7.13. indexer: cpNameReport()

indexer
# - - -   c p N a m e R e p o r t

def cpNameReport(uniData, entSetNames):
    '''Produce the index by code point full name.

      [ (uniData is a unidata.UniData instance) and
        (entSetNames is a set of entity set names) ->
          file by-full.dbk  :=  a DocBook tbody element containing
              an index of that entity group by entity name ]
    '''

Because there are often multiple entities for the same code point, we will store the UniEntity instances of interest in a dictionary whose keys are a 2-tuple containing the major key (the code point's full name) and the minor key (the entity name, capitalized).

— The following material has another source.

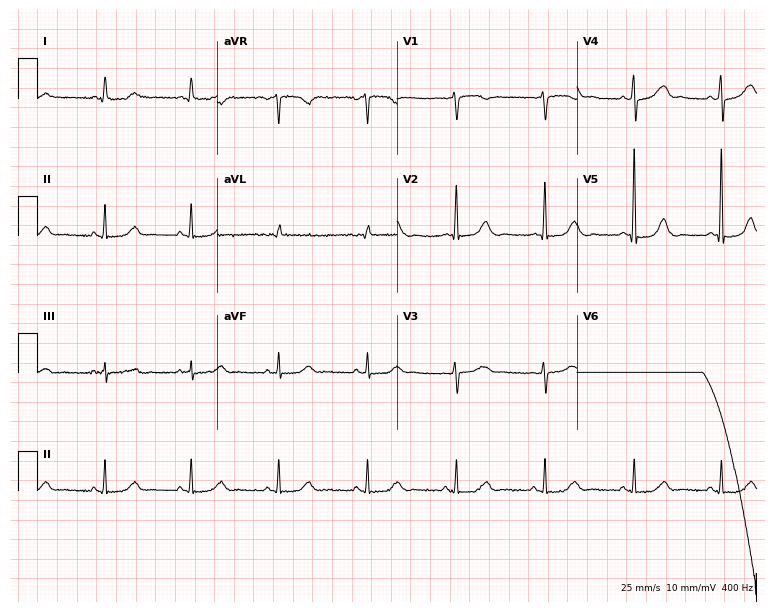
Standard 12-lead ECG recorded from a woman, 79 years old. Read as a normal ECG.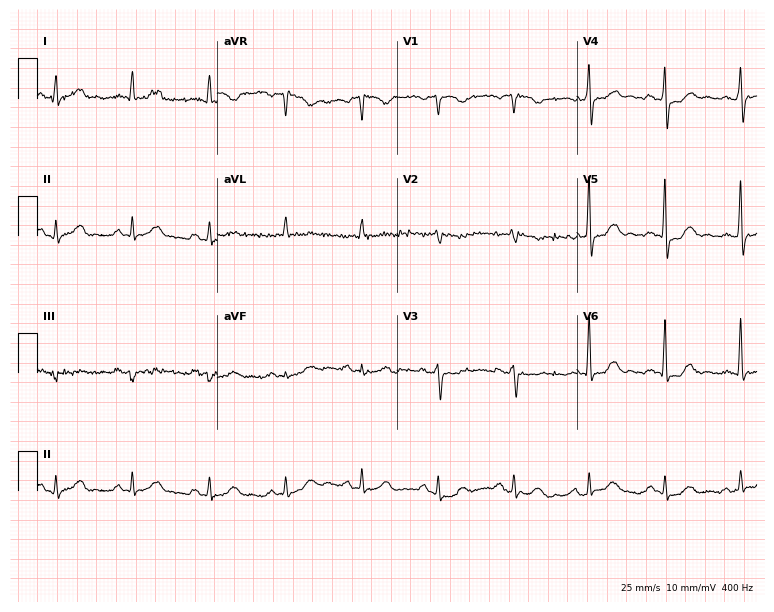
ECG — a 73-year-old woman. Labelled as a normal ECG.

Thus when we extracted the values sorted by key, they will be in the desired report order.

indexer
    #-- 1
    # [ tbody  :=  a new, empty tbody et.Element
    #   outFile  :=  a new, empty file named BY_FULL_NAME_FILE
    #   fullMap  :=  a dictionary whose keys are tuples (F, E) where
    #       F is a uniChar.fullName of an entity that is in entSetNames
    #       and E is the uppercased UniEntity.id for that entity,
    #       and each related value is the UniEntity instance ]
    tbody = E.tbody()
    outFile = open(BY_FULL_NAME_FILE, 'w')
    fullMap = {}
    for uniChar in uniData.genChars():
        for uniEnt in uniChar.genEnts():
            if uniEnt.setName in entSetNames:
                fullMap[(uniChar.fullName, uniEnt.id.upper())] = uniEnt

    #-- 2
    # [ tbody  +:=  rows representing the values of fullMap in
    #               ascending order by key ]
    for key in sorted(fullMap):
        outRow(tbody, fullMap[key])

    #-- 3
    # [ outFile  +:=  tbody, serialized as XML ]
    outFile.write(et.tostring(tbody, pretty_print=True))
    outFile.close()